Qui è difficile rispondere. Non riusciamo infatti a capire se questa dicotomia è avvenuta in un particolare momento della storia o se sia invece una nostra caratteristica naturale. Siamo un prodotto malriuscito della divinità, che potrebbe farci fuori in qualunque momento, come ai tempi di Noè; oppure, una volta creati, godiamo del privilegio dell’immortalità?

È indubbio che se noi siamo la copia di un modello originario, cioè il prodotto derivato di un prototipo ancestrale, non fatto da mano umana, qualcosa ci deve mancare, altrimenti non esisterebbe un “prima” e un “dopo”. Un qualche primato ontologico dovrà pur esserci nell’universo. Non siamo “divini” per “essenza” ma solo per “partecipazione”, diceva l’Aquinate. I figli che mettiamo al mondo sono un nostro prodotto, ma non sono copie identiche di noi, non foss’altro perché sono il risultato di un rapporto di coppia.

Se il Cristo è il modello originario dell’umanità, qualcosa di diverso deve averlo. E poi di quale umanità sarebbe il modello? Certamente non di quella femminile. Devono per forza esistere due modelli eterni, divisi per genere. Lo si intuisce in quel “facciamo l’uomo” (cioè l’essere umano bisessuato) nel racconto della creazione. In principio era il due, non l’uno solitario. C’è una relazione che fa l’identità: non c’è prima l’identità e poi la relazione, ma il contrario.

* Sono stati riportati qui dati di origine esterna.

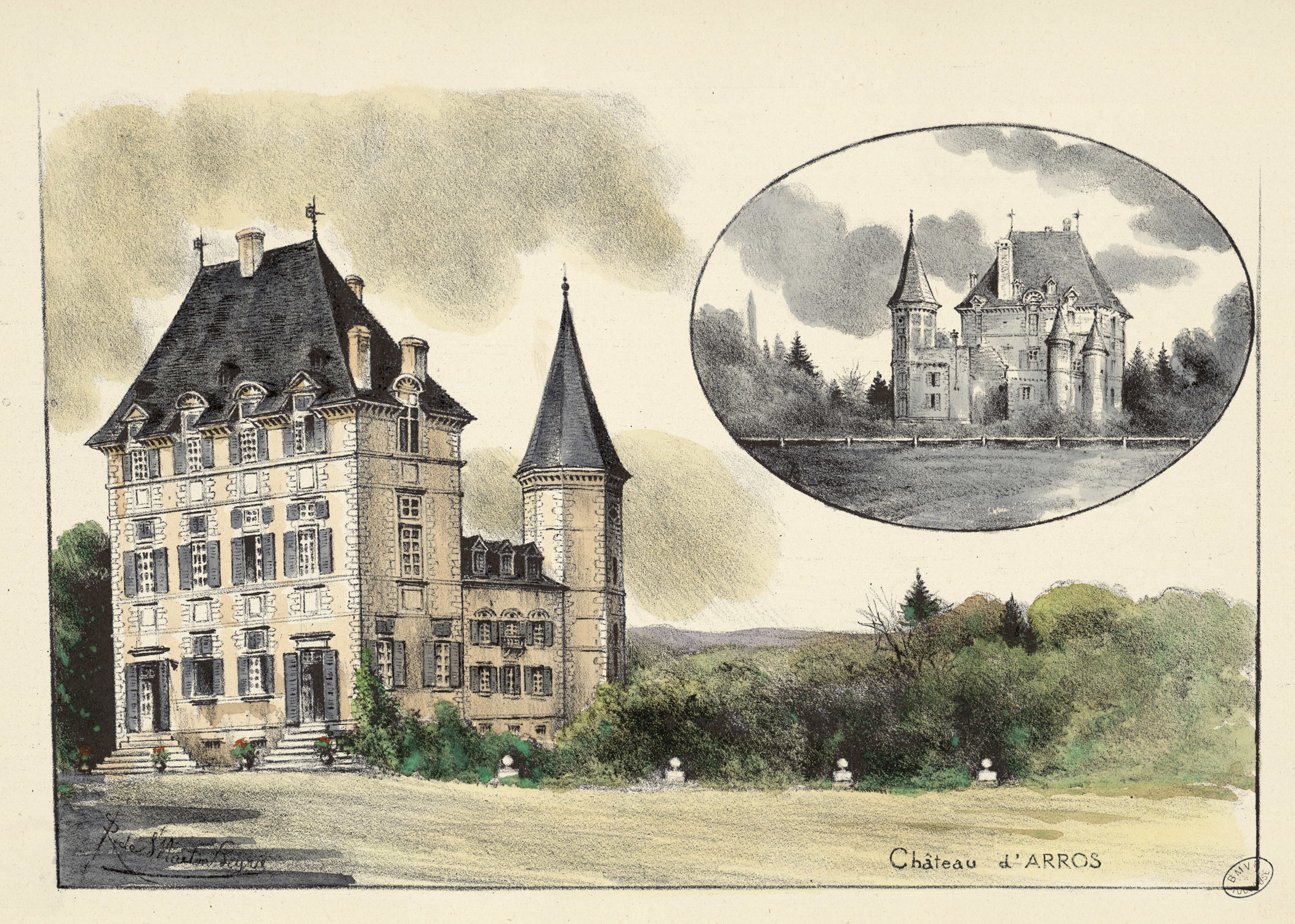 Ancely, René (1876 - 1966). Possesseur

La differenza tra il modello e la copia non è però così grande da metterci in imbarazzo. Non esiste alcun dio che non abbia caratteristiche umane, per cui possiamo star tranquilli che nessuno ci leggerà mai nel pensiero, né sarà in grado di anticipare le nostre mosse o di prevedere le decisioni che prenderemo. Noi siamo destinati a esistere, che lo si voglia o no, ma nelle forme che riterremo opportune, e senza poter violare la libertà di coscienza degli altri. Non potrai fare lo schiavista se nessuno vorrà fare lo schiavo.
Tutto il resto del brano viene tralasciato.